State weakness and forced migration in DRC

The situation in the east of the Democratic Republic of Congo (DRC) provides an illustration of the many obstacles to dealing with the closely linked issues of forced migration and state fragility. DRC is widely acknowledged to be a failed state. In the 2012 Failed State Index, the country was in 2nd place. It was ranked 1st on the demographic pressures indicator, 3rd on refugees/IDPs, 4th on ‘uneven development’ and 2nd on human rights.[2] While there is a range of ways of measuring state fragility, or even failure, it is generally accepted that the absence of law and order and weak central government undermine states’ abilities to respect their basic functions and resist insurgencies and the rise of mercenary groups that challenge the state’s monopoly of the use of force.

Demographic pressures, uneven development and conflict over resources, coupled with the inability of the country’s armed forces to halt violations by rebel groups in the east, continue to trigger displacement. There are estimated to be around 476,000 refugees in neighbouring countries, and around 1.57 million IDPs in DRC.

Eastern DRC has also hosted many refugees. The arrival of waves of ‘Rwandophones’, speakers of Kinyarwanda (the official language of Rwanda), before, during and after the Rwandan genocide of 1994 exacerbated the tensions that already existed between Congolese Rwandophones and other ethnic groups in North and South Kivu Provinces, where repeated waves of forced migrations from Rwanda have led to serious instability. With the outbreak of war in Congo in 1996, many Kinyarwanda speakers, both Congolese and Rwandan, were forced across the border into Rwanda, where significant numbers remain. Armed battles manipulating ethnic tensions, as well as economic interests in gaining control over land and precious natural resources, have made eastern Congo one of the most deadly regions in the world.[3]
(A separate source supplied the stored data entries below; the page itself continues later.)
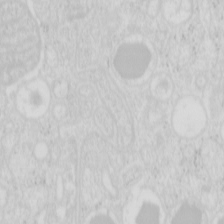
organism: Mouse
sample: Pancreas
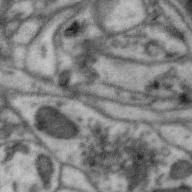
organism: Zebra finch
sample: Brain
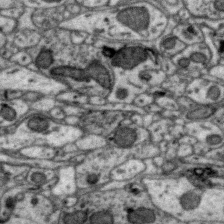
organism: Zebra finch
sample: Brain
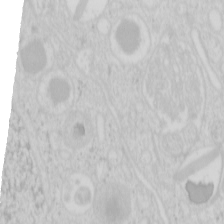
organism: Mouse
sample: Pancreas
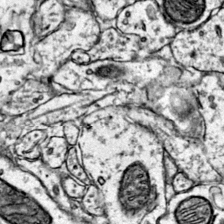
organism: Mouse
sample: Primary visual cortex
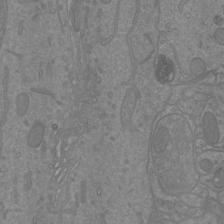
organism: Mouse
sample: Cortical neurons
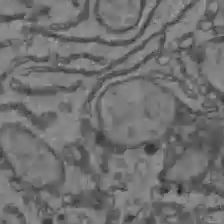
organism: C57BL Mouse
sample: Liver
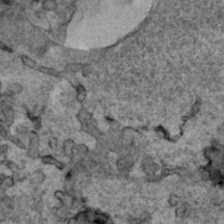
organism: Human
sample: Mitochondria in HCT116 cells
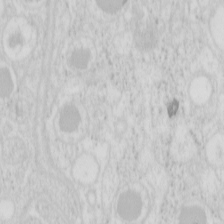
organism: Mouse
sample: Pancreas
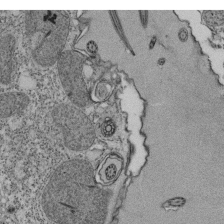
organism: Tetrahymena
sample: Cilia in tetrahymena
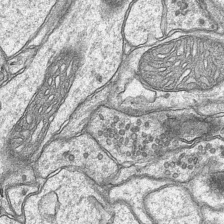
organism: Mouse
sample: CA1 Hippocampus
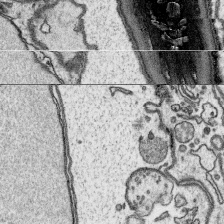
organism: Platynereis dumerilii
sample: Parapodia
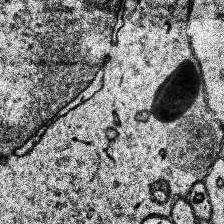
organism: Human
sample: Temporal Lobe
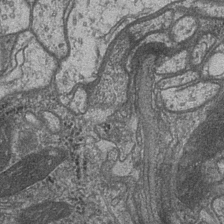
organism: Drosophila
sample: Optic medulla
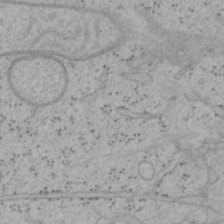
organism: Human
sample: HeLa cells
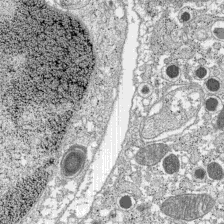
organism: C57BL Mouse
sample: Pancreatic islet
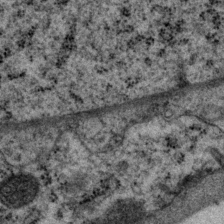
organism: P. pacificus
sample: Pharynx
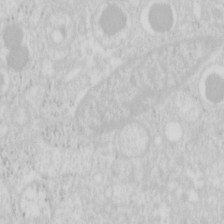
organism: Mouse
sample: Pancreas

One of the favoured solutions of the international community in this case is repatriation. However, a major obstacle in the way of the repatriation of Congolese refugees from Rwanda is the suspicion that Rwanda will exploit the opportunity to ‘return’ non-Congolese Kinyarwanda-speakers in an attempt to alter the ethnic composition of the region and gain access to precious land and resources. Inter-group relations in eastern DRC are so bad that many refugees fear returning, and prefer to remain in refugee camps in Rwanda, in spite of dire conditions.

It is vitally important to avoid forced return, or the return of refugees to areas where their life or freedom are at risk. Questions about the best way of ensuring voluntary repatriation and effective citizenship are complicated by the extreme fragility of the Congolese state. Many would-be returnees recognise the special international status of formal citizenship, and seek comfort in the theoretical value of a Congolese state. There is an inescapable irony in this situation, given that these are the same people who have been the most obvious victims of the state’s actual failure. Ironically, in DRC as in many fragile and failing states, effective access to the fruits of citizenship is either impossible or based on the same communal ties that aggravate state weakness and forced migration.